To do
Below are records; please write out exactly the lines from the first line through the line containing "Plan de Turgit, Quartier", with no pictures.

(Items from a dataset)
BEGIN

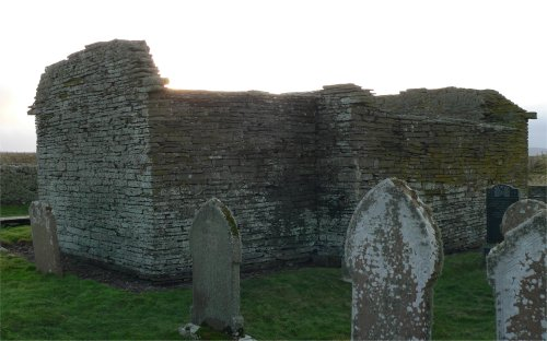 St. Mary's Chapel, Wyre, Orkney Islands
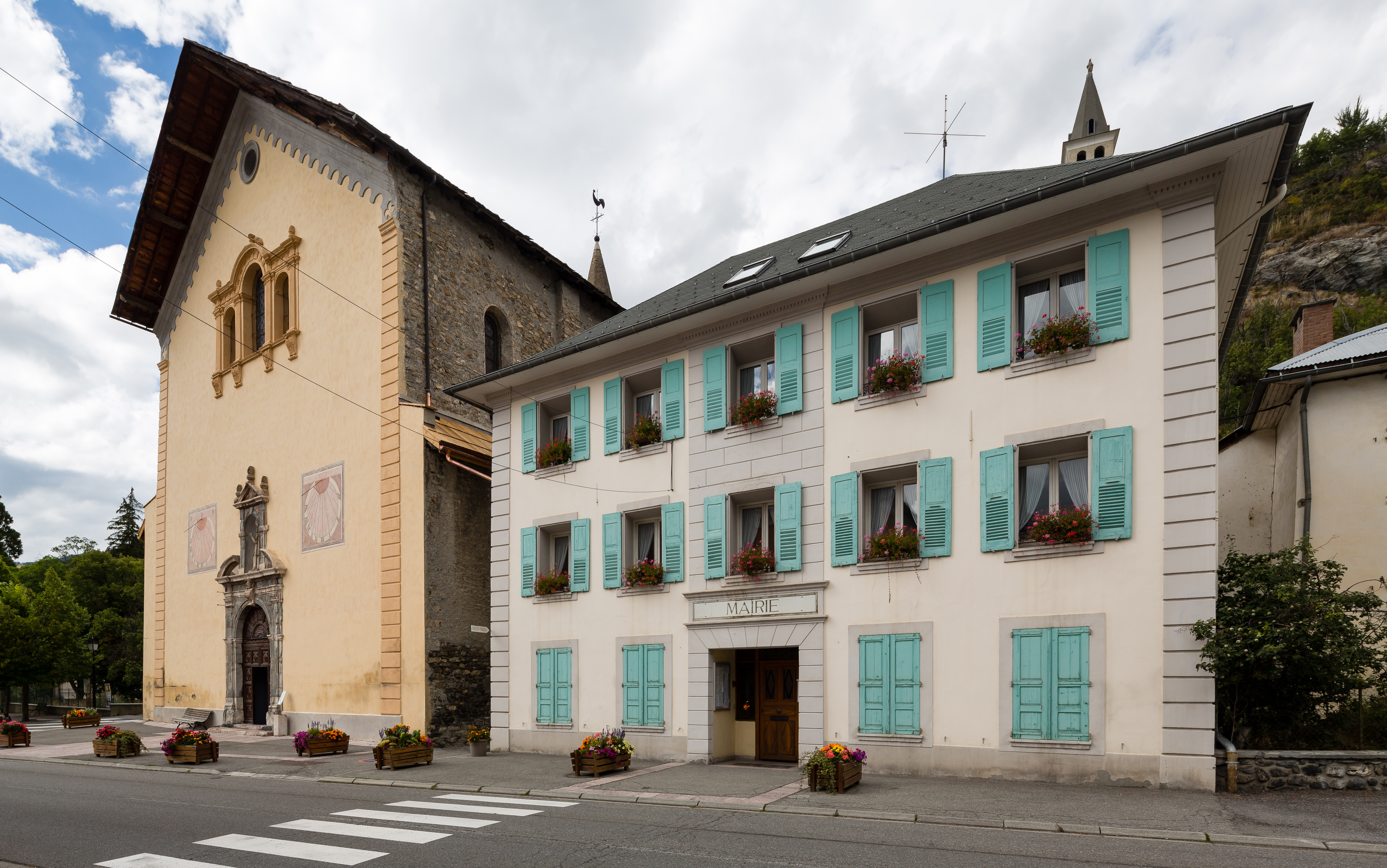 Mairie de Jausiers (France).
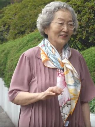 7월 13일 오후 서울시 영등포구 여의도 KBS 별관에서 '해피투게더4' 녹화가 진행됐다. 이날 녹화는 '디어 마이 프렌즈 특집'으로 김영옥X나문희X박원숙X고두심과 MC 유재석, 전현무, 조세호, 조윤희가 출연한다.
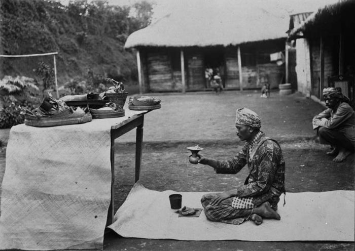 Foto. Hindoe priester op Tosari, Oost-Java
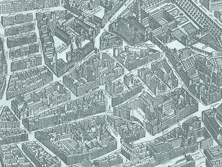 Plan de Turgit, Quartier latin et Clos Bruneau, Montagne Sainte Geneviève, avec entre autres : le Puits Certain, la rue des Sept voies, les rue Saint Hilaire,La rue des Carmes, la Rue Saint Jean de Beauvais, la rue Saint Jacques etc...
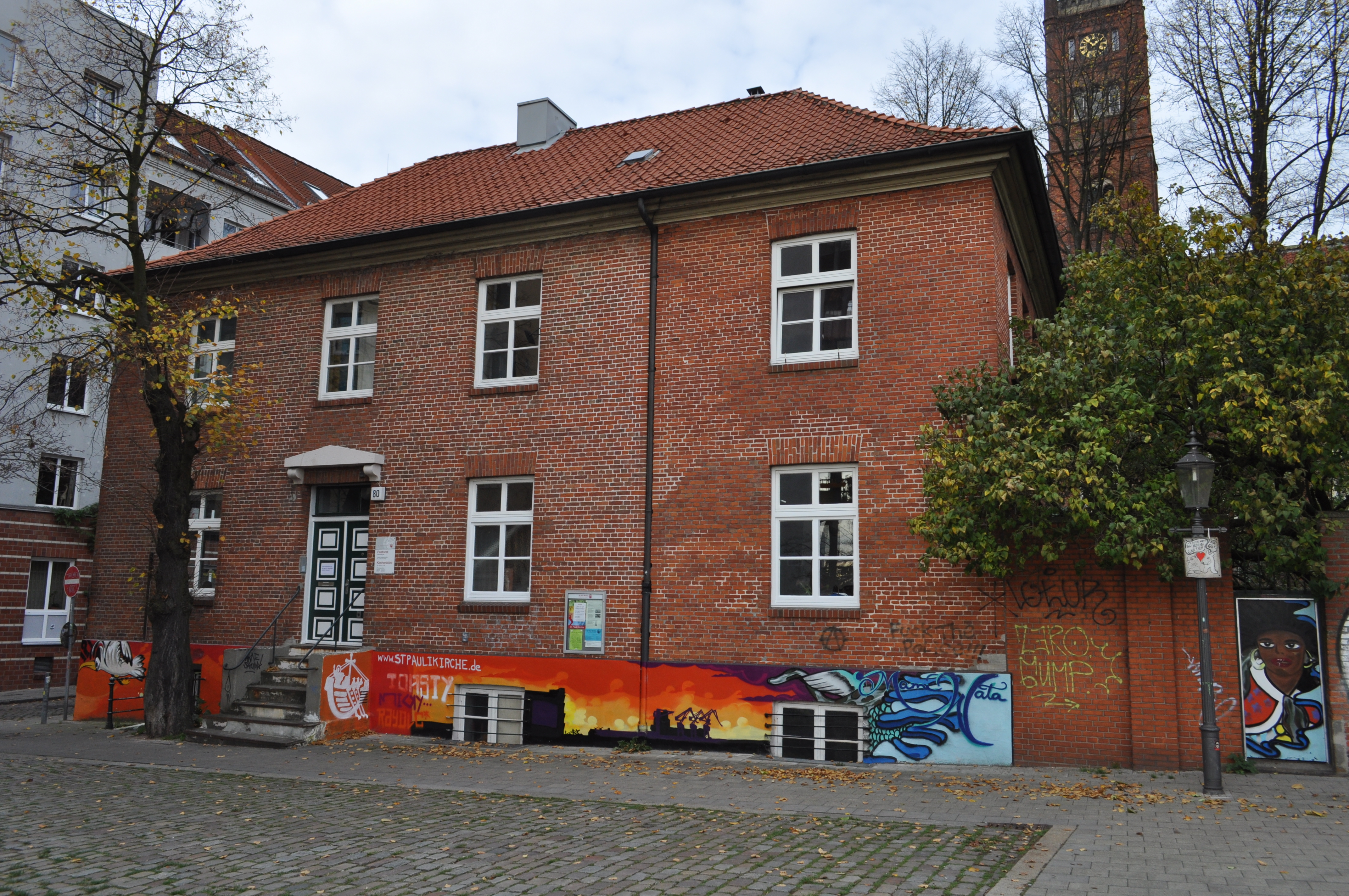 Pastorenhaus Pinnasberg 80 in Hamburg-Altona-Altstadt. This is a photograph of an architectural monument.
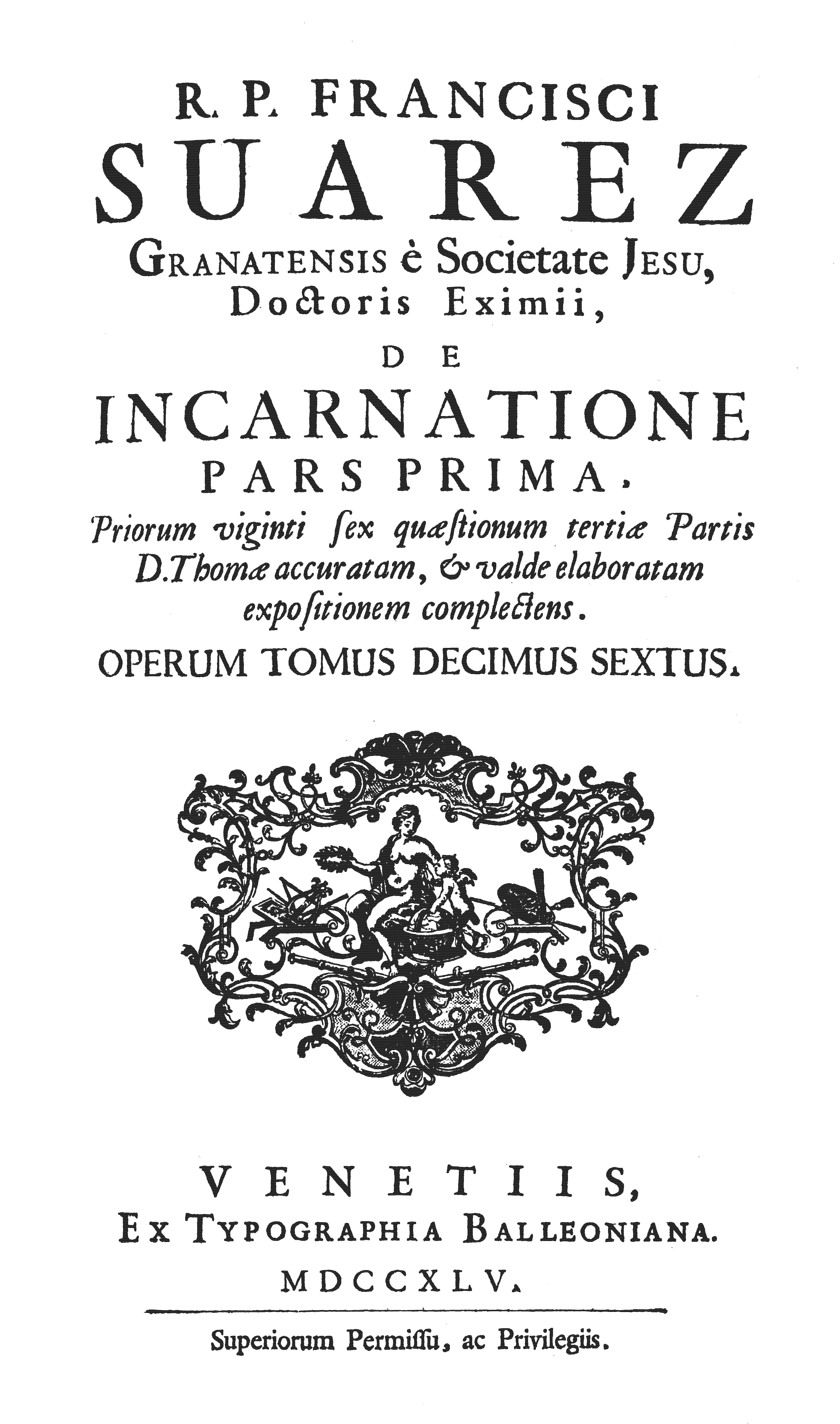 Portada del libro De incarnatione (parte primera). Publicado en latín por Francisco Suárez en Venecia, edición de 1745.
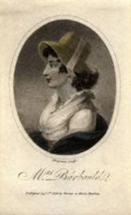 Anna Laetitia Barbauld (* 1743; † 1825), englische Autorin.
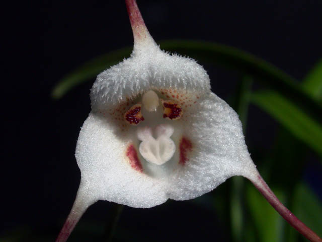 Beschreibung: Dracula lotax Quelle: fotografiert am 18.01.2004 Fotograf: Wolfgang Apel 18:33, 13. Nov 2004 Toapel 640 x 480 (42028 Byte) (Lizenzstatus "GNU-FDL")
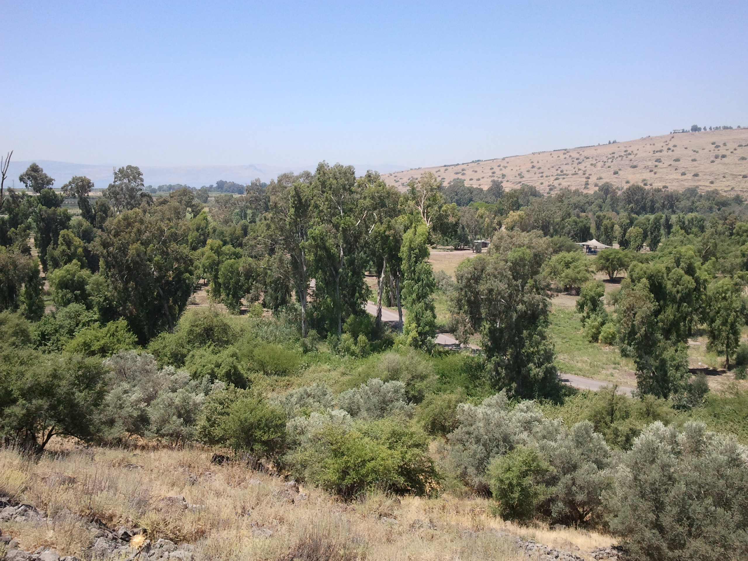 Category:Jordan River park, northern from Sea of Galilee, Israel פארק הירדן שוכן בצפונה של הכנרת. בתחום הפארק נמצא תל בית צידה תצפית על פארק הירדן מתל בית צידה

END

Solution to this exercise
 St. Mary's Chapel, Wyre, Orkney Islands
 Mairie de Jausiers (France).
 7월 13일 오후 서울시 영등포구 여의도 KBS 별관에서 '해피투게더4' 녹화가 진행됐다. 이날 녹화는 '디어 마이 프렌즈 특집'으로 김영옥X나문희X박원숙X고두심과 MC 유재석, 전현무, 조세호, 조윤희가 출연한다.
 Foto. Hindoe priester op Tosari, Oost-Java
 Plan de Turgit, Quartier latin et Clos Bruneau, Montagne Sainte Geneviève, avec entre autres : le Puits Certain, la rue des Sept voies, les rue Saint Hilaire,La rue des Carmes, la Rue Saint Jean de Beauvais, la rue Saint Jacques etc...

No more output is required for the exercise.